I remember that I felt a surge of warmth in my heart. I was still a poet, and in the company of the woods, of a May night, and the first twinkling of the evening stars, I could only look at a woman as a poet does... I looked at ‘the girl in red’ with the same veneration I was accustomed to look upon the forests, the hills and the blue sky.

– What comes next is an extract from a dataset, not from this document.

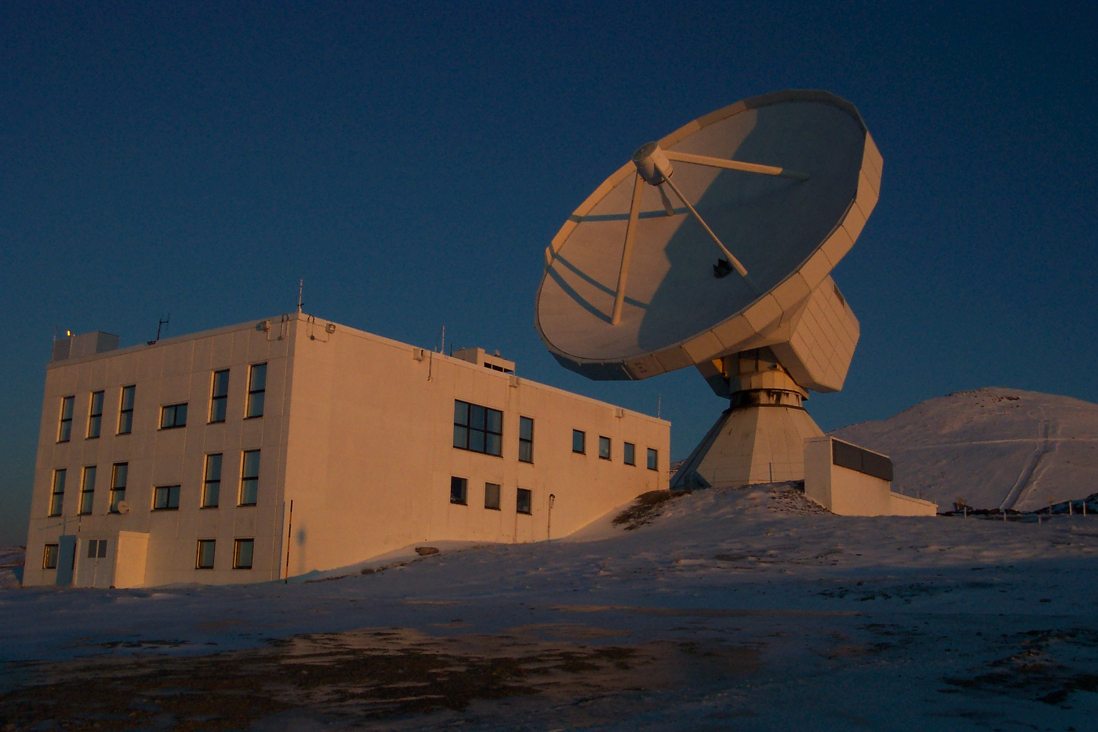 Vista general del Observatorio IRAM Pico Veleta. General view of the IRAM Pico Veleta Observatory.

I still had a certain amount of the sentimentality I had inherited from my German mother.

‘Who is she?’ the Count asked.

‘She is the daughter of our forester Skvortsov, your Excellency!’ Urbenin replied.

‘Is this the Olenka the one-eyed muzhik spoke of?’

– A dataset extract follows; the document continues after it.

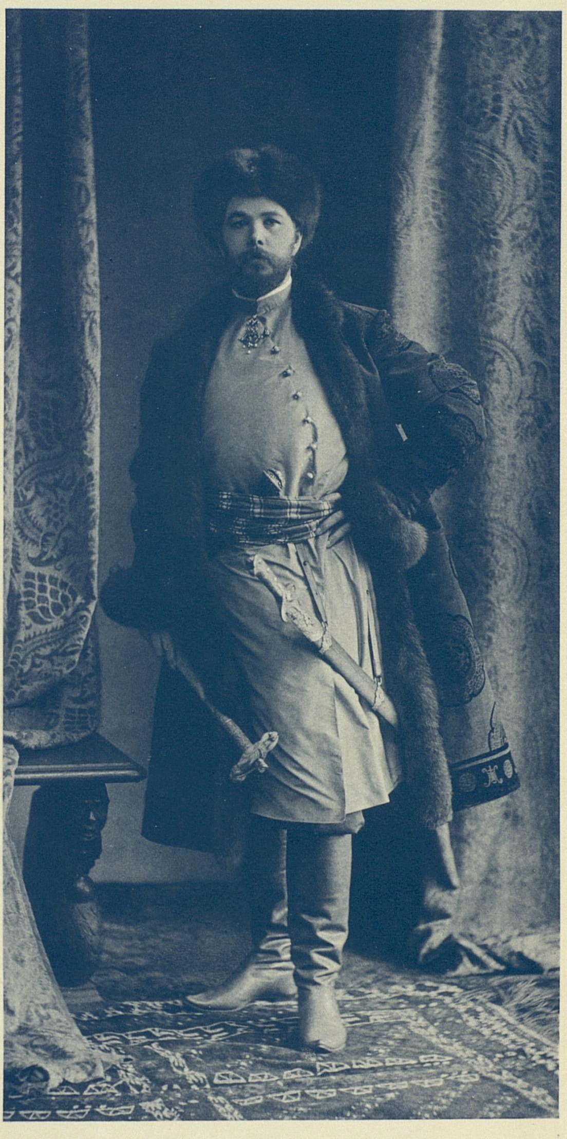 В звании камер-юнкера, Граф Павел Сергеевич Шереметьев, в одеяниях боярина XVII века.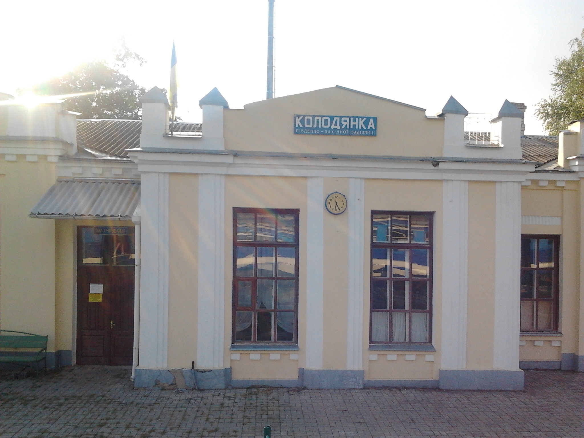 Железнодорожная станция Колоденка

‘Yes, he mentioned her name,’ the bailiff answered, looking at me with large, imploring eyes.

The girl in red let us go past her, turning away without taking any notice of us. Her eyes were looking at something at the side, but I, a man who knows women, felt her gaze resting on my face.

‘Which of them is the Count?’ I heard her whisper behind us.

‘That one with the long moustache,’ the schoolboy answered.

And we heard silvery laughter behind us. It was the laughter of disenchantment. She had thought that the Count, the owner of these immense forests and the broad lake, was I, and not that pigmy with the worn face and long moustache.

I heard a deep sigh issue from Urbenin’s powerful breast. That man of iron could scarcely move.

‘Dismiss the bailiff,’ I whispered to the Count. ‘He is ill or - drunk.’

‘Pëtr Egorych, you seem to be unwell,’ the Count said, turning to Urbenin. ‘I do not require you just now, so I will not detain you any longer.’

‘Your Excellency need not trouble about me. Thank you for your attention, but I am not ill.’

I looked back. The girl in red had not moved, but was looking after us.

Poor, fair little head! Did I think on that quiet, peaceful May evening that she would afterwards become the heroine of my troubled romance?